The UK financial industry has “everything to gain” and bankers would be unlikely to flee London if the country withdraws from the European Union, according to one of the campaigns seeking so-called Brexit.
In an attempt to rebuff the argument that the banking sector would struggle outside the 28-member bloc, the Leave.EU group released a report on Monday listing data it said showed the opposite.
“The UK’s position as a world leader in financial services is not dependent on its membership of the European Union,” said Aaron Banks, the group’s co-founder. “Outside of the EU, we would be better placed to compete with the challenge coming from cities such as Hong Kong and Singapore.”
The group noted London already topped the annual Zyen survey as the world’s top financial capital, outpacing its European rivals which it said were strangled by EU regulation. The country has the world’s fourth-largest banking industry, third-largest insurance sector and second-largest fund management sector, Leave.EU said.

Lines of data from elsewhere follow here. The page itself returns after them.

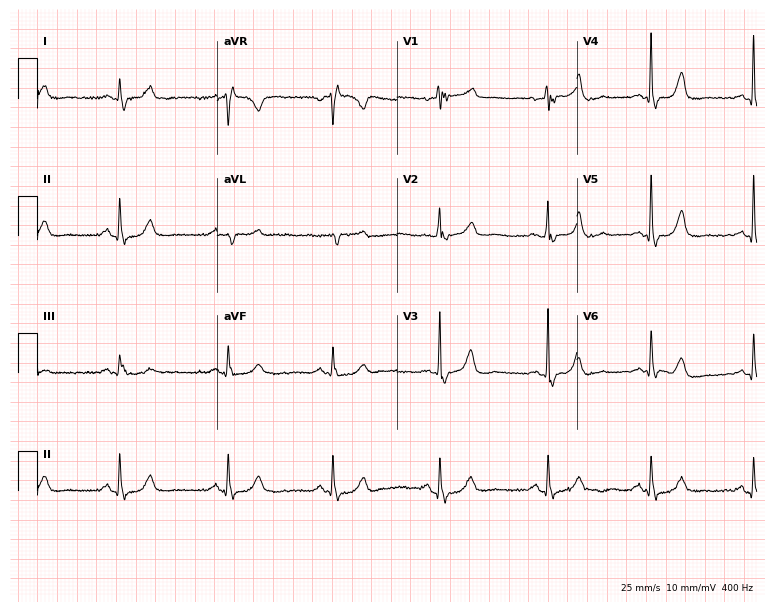
12-lead ECG from a woman, 85 years old (7.3-second recording at 400 Hz). No first-degree AV block, right bundle branch block (RBBB), left bundle branch block (LBBB), sinus bradycardia, atrial fibrillation (AF) or sinus tachycardia recorded for this tracing. Other findings, if any, are not listed.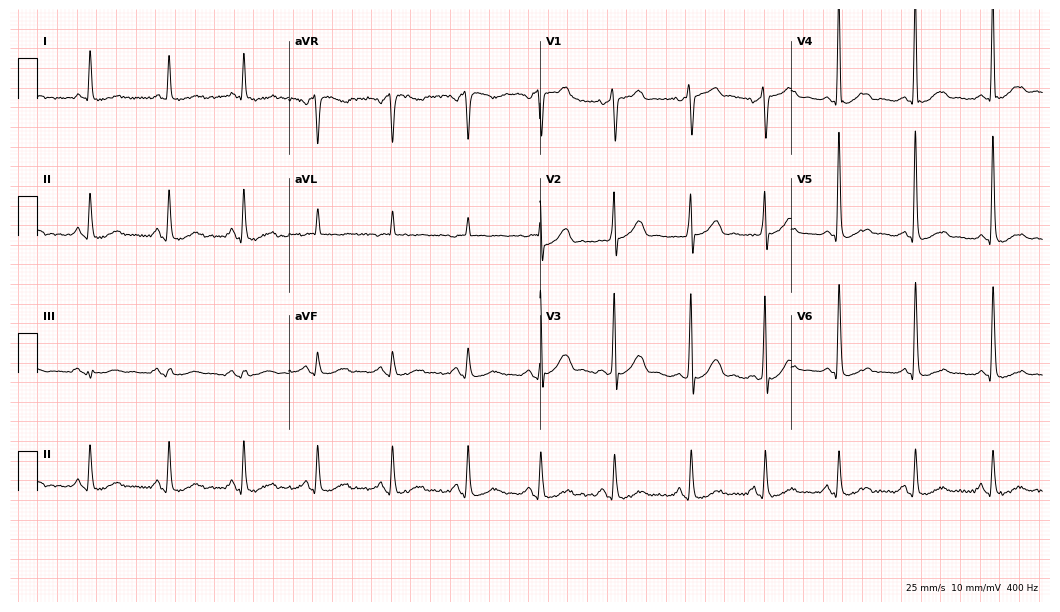
Standard 12-lead ECG recorded from a male patient, 64 years old (10.2-second recording at 400 Hz). None of these six findings is recorded: first-degree AV block, right bundle branch block (RBBB), left bundle branch block (LBBB), sinus bradycardia, atrial fibrillation (AF), sinus tachycardia.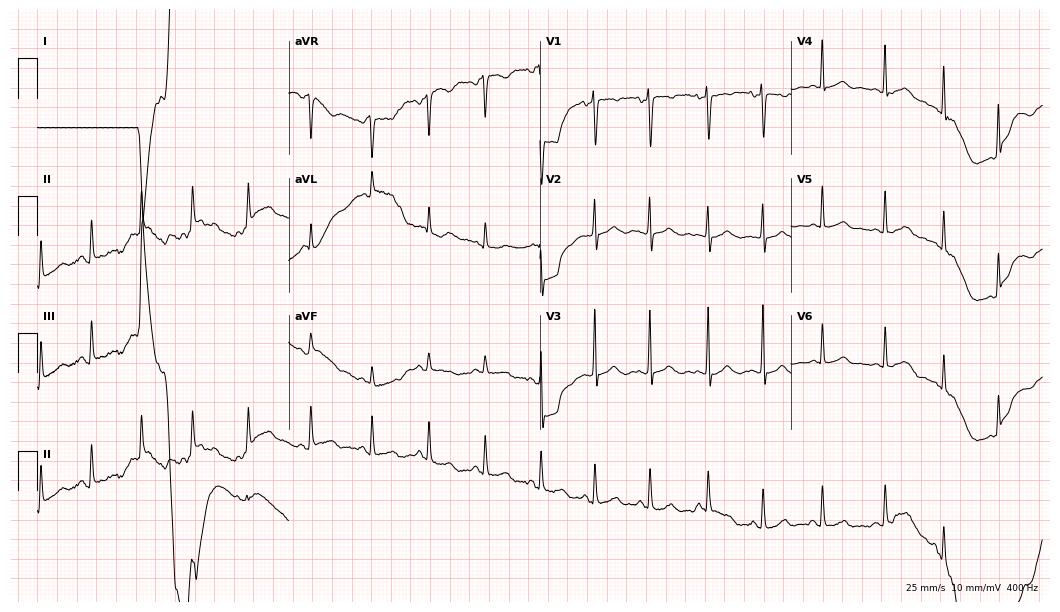
12-lead ECG from a 41-year-old female (10.2-second recording at 400 Hz). No first-degree AV block, right bundle branch block (RBBB), left bundle branch block (LBBB), sinus bradycardia, atrial fibrillation (AF) or sinus tachycardia recorded for this tracing. Only these six findings were labelled.

Overall, finance accounts for about 10 per cent of British gross domestic product and London also houses 74 per cent of European foreign-exchange trading despite being outside the euro zone, it said.
No exodus
Such data suggested that there was unlikely to be an exodus of bankers if the UK did choose to quit the EU in the referendum Prime Minister David Cameron has pledged to hold by the end of next year, said the report's author Ewen Stewart "There is no significant European Union country able to challenge the UK's dominant position in financial services," said Stewart. "A substantial challenge would be most unlikely to succeed from within the EU."
British withdrawal would help banks by reducing regulation and removing it from the risk of transaction taxes or caps on salaries, policies that are more popular on the continent, he said. The report was issued a week after Mark Astaire, one of Barclays’s most senior investment bankers, said London would “continue to thrive” as a financial centre even if the UK was outside the EU.